Exercise objective: Return copies of the lines below that mention "cells".

Exercise inputs:

= = =

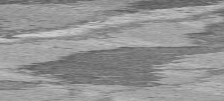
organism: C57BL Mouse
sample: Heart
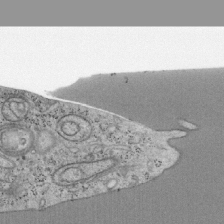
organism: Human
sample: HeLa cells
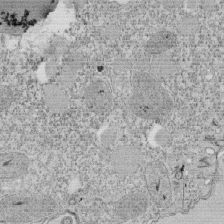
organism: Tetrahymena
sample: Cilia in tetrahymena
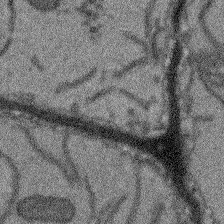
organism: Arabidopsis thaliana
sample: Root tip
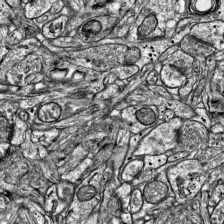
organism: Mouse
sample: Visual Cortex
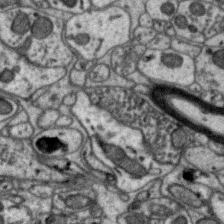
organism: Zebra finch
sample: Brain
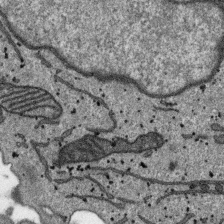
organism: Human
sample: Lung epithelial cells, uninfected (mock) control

= = =

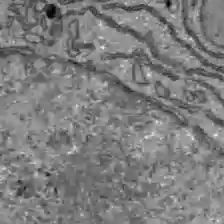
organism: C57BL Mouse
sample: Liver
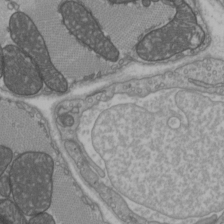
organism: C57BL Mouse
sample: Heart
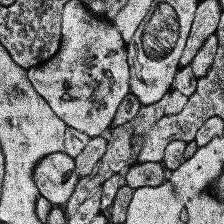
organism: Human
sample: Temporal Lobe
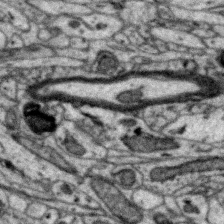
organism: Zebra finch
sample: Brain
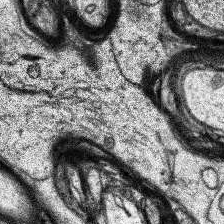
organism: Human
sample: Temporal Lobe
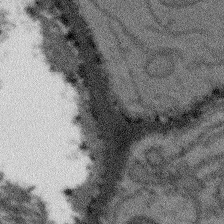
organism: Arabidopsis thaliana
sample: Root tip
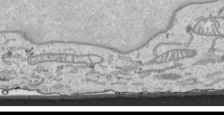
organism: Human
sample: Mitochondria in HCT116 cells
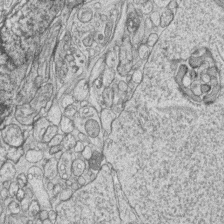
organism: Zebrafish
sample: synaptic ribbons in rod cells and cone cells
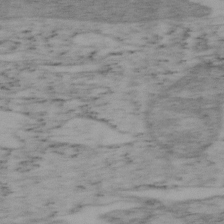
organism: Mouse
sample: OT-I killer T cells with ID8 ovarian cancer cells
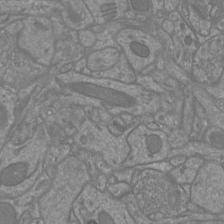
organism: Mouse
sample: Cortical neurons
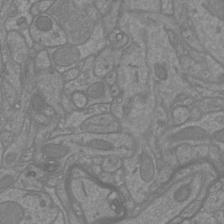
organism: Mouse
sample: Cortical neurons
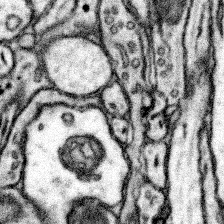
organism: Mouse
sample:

= = =

Solution for this problem:
sample: HeLa cells
sample: Lung epithelial cells, uninfected (mock) control
sample: Mitochondria in HCT116 cells
sample: synaptic ribbons in rod cells and cone cells
sample: OT-I killer T cells with ID8 ovarian cancer cells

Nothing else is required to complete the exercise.